TASK DIRECTIONS
An exact transcription of the listing, without its images, is what the answer must contain.

DATASET RECORDS
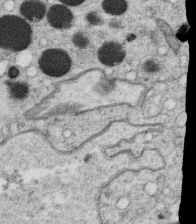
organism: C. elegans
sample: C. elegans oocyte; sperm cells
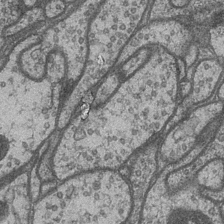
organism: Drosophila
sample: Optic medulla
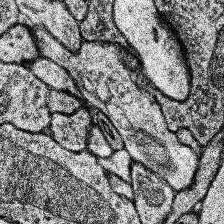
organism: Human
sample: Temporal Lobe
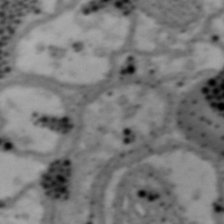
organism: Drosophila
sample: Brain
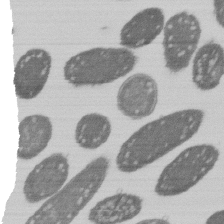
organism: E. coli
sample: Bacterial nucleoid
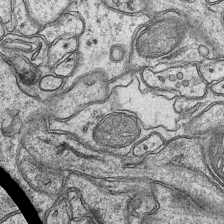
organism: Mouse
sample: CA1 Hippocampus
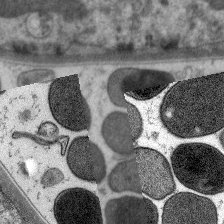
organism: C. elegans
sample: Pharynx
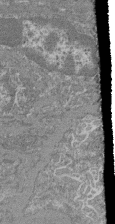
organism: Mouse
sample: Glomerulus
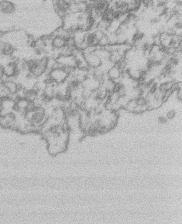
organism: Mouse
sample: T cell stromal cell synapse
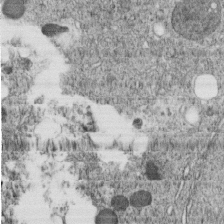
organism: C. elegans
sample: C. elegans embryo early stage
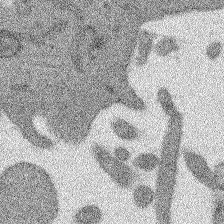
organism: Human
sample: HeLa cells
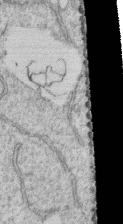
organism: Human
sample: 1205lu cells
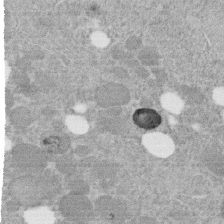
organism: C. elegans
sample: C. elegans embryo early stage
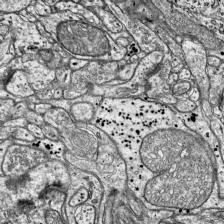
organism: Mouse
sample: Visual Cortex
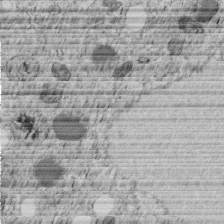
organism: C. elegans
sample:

OUTPUT
organism: C. elegans
sample: C. elegans oocyte; sperm cells
organism: Drosophila
sample: Optic medulla
organism: Human
sample: Temporal Lobe
organism: Drosophila
sample: Brain
organism: E. coli
sample: Bacterial nucleoid
organism: Mouse
sample: CA1 Hippocampus
organism: C. elegans
sample: Pharynx
organism: Mouse
sample: Glomerulus
organism: Mouse
sample: T cell stromal cell synapse
organism: C. elegans
sample: C. elegans embryo early stage
organism: Human
sample: HeLa cells
organism: Human
sample: 1205lu cells
organism: C. elegans
sample: C. elegans embryo early stage
organism: Mouse
sample: Visual Cortex
organism: C. elegans
sample:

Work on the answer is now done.